=== Aim of the task ===
Leave every picture out. Set down all the lines below exactly.

=== Data listing ===
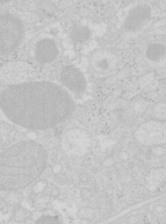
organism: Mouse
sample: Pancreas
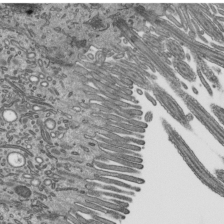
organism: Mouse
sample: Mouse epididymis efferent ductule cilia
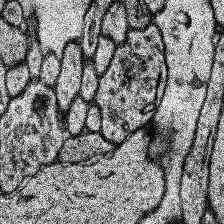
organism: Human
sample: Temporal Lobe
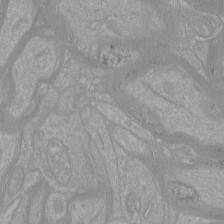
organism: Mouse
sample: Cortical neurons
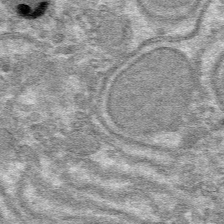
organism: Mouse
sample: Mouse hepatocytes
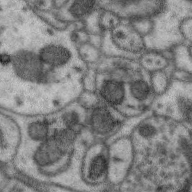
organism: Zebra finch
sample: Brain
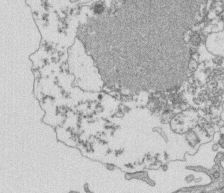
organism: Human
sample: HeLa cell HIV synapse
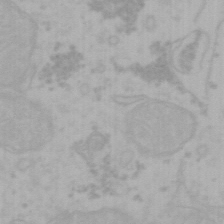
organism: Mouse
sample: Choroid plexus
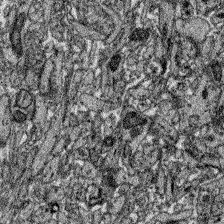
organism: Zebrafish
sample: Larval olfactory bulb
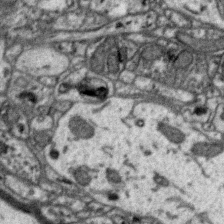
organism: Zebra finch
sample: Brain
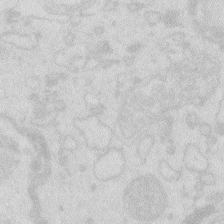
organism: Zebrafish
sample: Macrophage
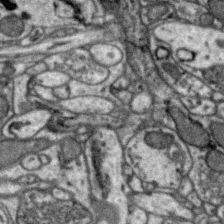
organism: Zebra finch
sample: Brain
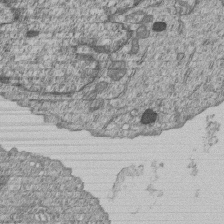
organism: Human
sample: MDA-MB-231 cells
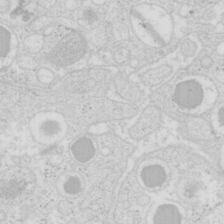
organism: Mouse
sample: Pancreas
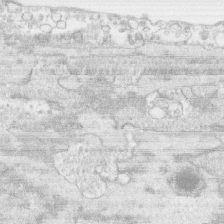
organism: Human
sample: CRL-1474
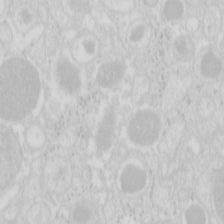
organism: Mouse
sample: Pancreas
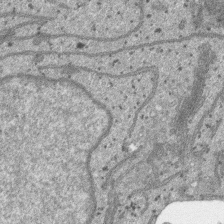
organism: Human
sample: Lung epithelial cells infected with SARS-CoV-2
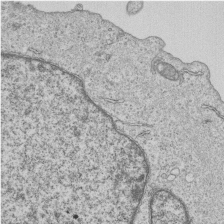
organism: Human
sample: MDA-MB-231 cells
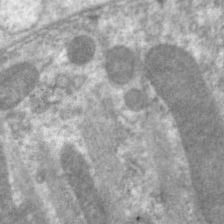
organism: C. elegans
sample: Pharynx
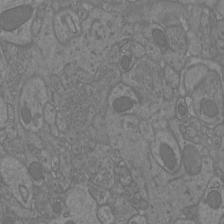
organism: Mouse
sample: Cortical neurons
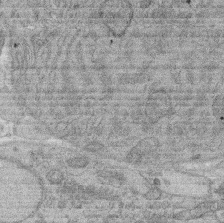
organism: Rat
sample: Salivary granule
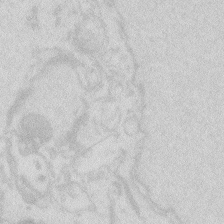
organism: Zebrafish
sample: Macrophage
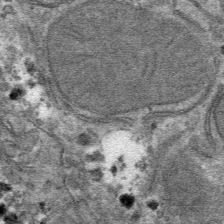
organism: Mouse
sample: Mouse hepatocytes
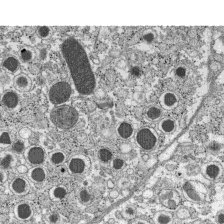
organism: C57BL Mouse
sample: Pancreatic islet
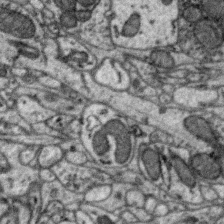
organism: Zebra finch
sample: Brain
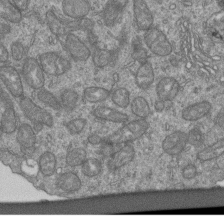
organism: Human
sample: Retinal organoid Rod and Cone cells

=== Written answer ===
organism: Mouse
sample: Pancreas
organism: Mouse
sample: Mouse epididymis efferent ductule cilia
organism: Human
sample: Temporal Lobe
organism: Mouse
sample: Cortical neurons
organism: Mouse
sample: Mouse hepatocytes
organism: Zebra finch
sample: Brain
organism: Human
sample: HeLa cell HIV synapse
organism: Mouse
sample: Choroid plexus
organism: Zebrafish
sample: Larval olfactory bulb
organism: Zebra finch
sample: Brain
organism: Zebrafish
sample: Macrophage
organism: Zebra finch
sample: Brain
organism: Human
sample: MDA-MB-231 cells
organism: Mouse
sample: Pancreas
organism: Human
sample: CRL-1474
organism: Mouse
sample: Pancreas
organism: Human
sample: Lung epithelial cells infected with SARS-CoV-2
organism: Human
sample: MDA-MB-231 cells
organism: C. elegans
sample: Pharynx
organism: Mouse
sample: Cortical neurons
organism: Rat
sample: Salivary granule
organism: Zebrafish
sample: Macrophage
organism: Mouse
sample: Mouse hepatocytes
organism: C57BL Mouse
sample: Pancreatic islet
organism: Zebra finch
sample: Brain
organism: Human
sample: Retinal organoid Rod and Cone cells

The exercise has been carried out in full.